Tuesday, January 29, 2019

Mohandas K. Gandhi ... extracts from a recent article from the New York Times





The last steps, set in concrete, taken by Mohandas K. Gandhi before his assassination in 
1948. They are at the Gandhi Museum in New Delhi.


The article in the New York Times relates that Gandhi's reputation, mostly assumed to be spotless and admirable has been losing its luster in India. Here are some extracts from the article.


"Seventy years after his assassination, Gandhi’s global influence is still enormous and his reputation as a force for good remains firmly intact.
Like few others in history, he harnessed the moral firepower of nonviolent resistance, helping wrest India away from the British Empire. His example of what could be achieved with peaceful protest has inspired countless others, across different cultures and different times, from Martin Luther King Jr. to the so-called tank man in Tiananmen Square.
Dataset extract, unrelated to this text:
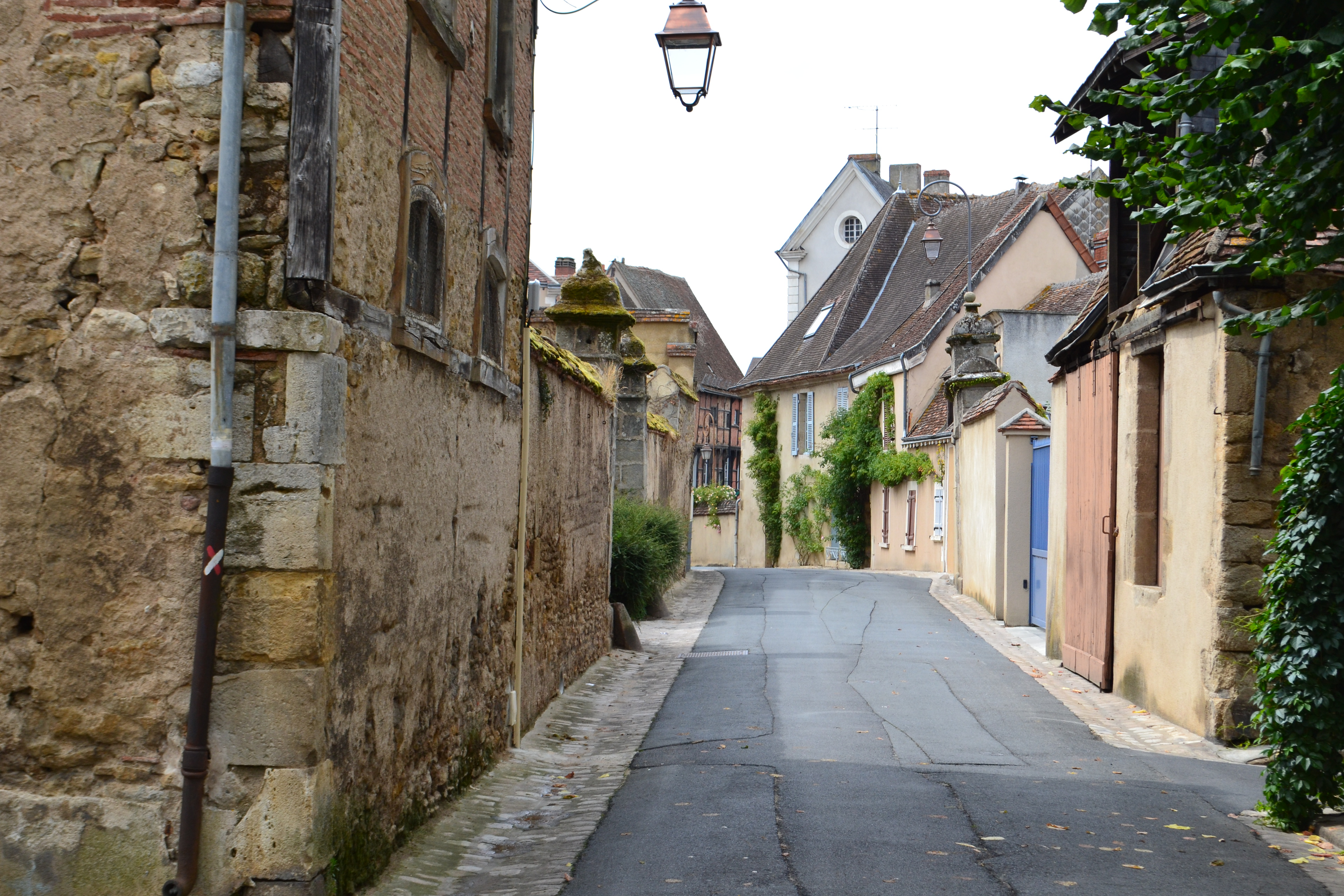 Rue de La Châtre (Indre).

Well into the 21st century, Gandhi’s halo is still bright in most of the world. 
But in contemporary India, Gandhi is no longer quite so awe-inspiring, or even relevant.
As time goes on, he seems to be falling out of sync with the prevailing trends in Indian politics, although politicians still regularly exploit nostalgia for him.
“I am afraid Gandhi has become marginal,” said Pratap B. Mehta, a political scientist who is the vice chancellor of Ashoka University and former president of the Center for Policy Research in New Delhi. “In modern India, the two dominant forces hate him.” Among Hindu nationalists, part of the demographic base that powers India’s governing Bharatiya Janata Party, Gandhi is seen as weak, Mr. Mehta said. Hindu supremacists are still angry at him for expressing so much sympathy for the country’s Muslim minority and for allowing Pakistan to split off from India.Some Hindu nationalists have even built statues of Gandhi’s killer, Nathuram Godse, who was once a member of a Hindu nationalist group that Prime Minister Narendra Modi and many of his political allies also have belonged to. Mr. Godse is India’s real hero, some nationalists say. 
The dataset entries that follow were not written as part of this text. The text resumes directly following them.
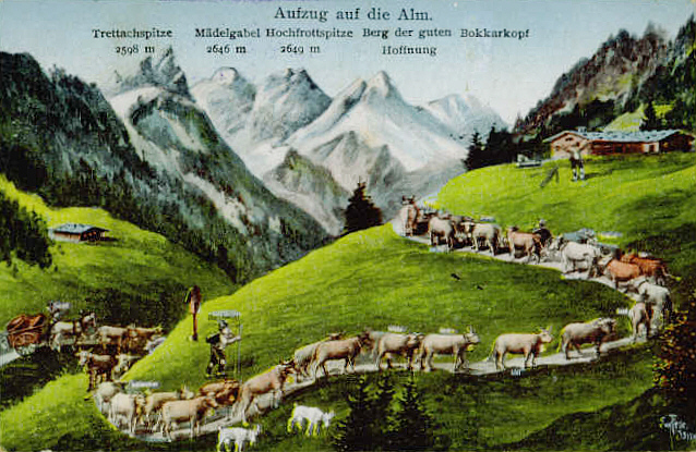 Ansichtskarte, gelaufen 1929
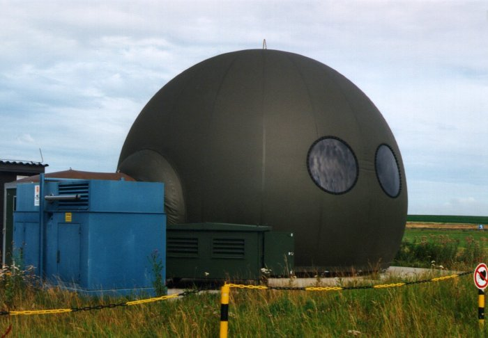 Präzisionsanflugradar auf einem militärischen Flugplatz, das Radom wird durch Überdruck in Form gehalten
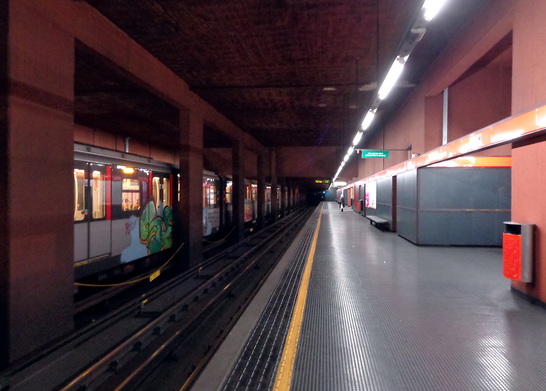 Stazione di Bonola della metropolitana di Milano.
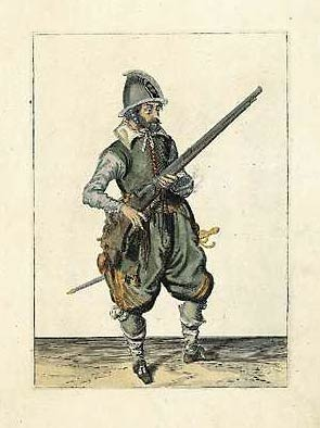 Musketer

Gandhi is also out of favor with the Dalits, a class of Indians bound at the bottom of India’s Hindu society for centuries, but who now, with an estimated population of more than 200 million, wield significant political clout.
Gandhi was passionate about the poor, including the Dalits, railing against exploitation and living almost like a monk, wearing a simple white loin cloth and famously eating little. After Mr. Obama picked Gandhi as his ideal dinner companion, he joked: “It would probably be a really small meal.”
And in an exhibit at the Gandhi Smriti memorial (“Smriti” is a Hindi word that means something like “in memory of”), you can peer into his ground floor room and see what are labeled his “Worldly Remains”: his glasses, a spoon, a pocket watch and a pumice stone to scrub his body.
With such a commitment to the poor, it might seem curious that Gandhi was so comfortable here at a lavish private home built in 1928 for G.D. Birla, one of India’s early industrialists, who made a fortune from jute — and from others’ sweat.
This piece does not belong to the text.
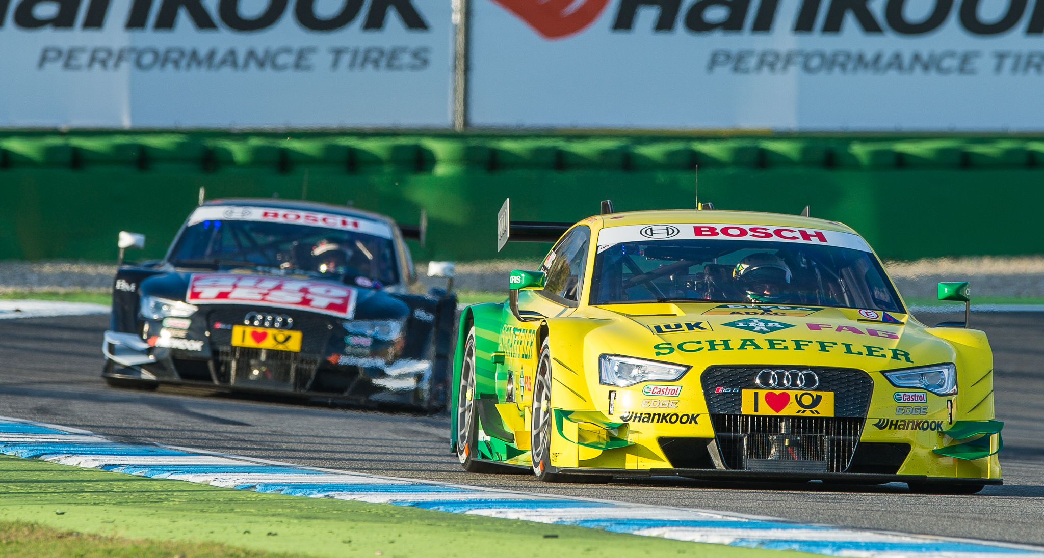 AUTO TEST Audi RS 5 DTM,DTM,Deutsche Tourenwagen Masters,Hockenheimring,Mike Rockenfeller,Motorsport,Phoenix Racing GmbH,Schaeffler Audi RS 5 DTM,Timo Scheider

Gandhi is like Churchill, Napoleon, Mao, Lincoln, any great figure,” Mr. Guha said. “His brand goes up and down. His legacy will be debated endlessly"

The article goes on to discuss details of Gandhi's life which have been called racist and even sexist but there is still great respect for him among many Indians..



The Republic Day parade in New Delhi on Saturday. The theme of this year’s event was Gandhi.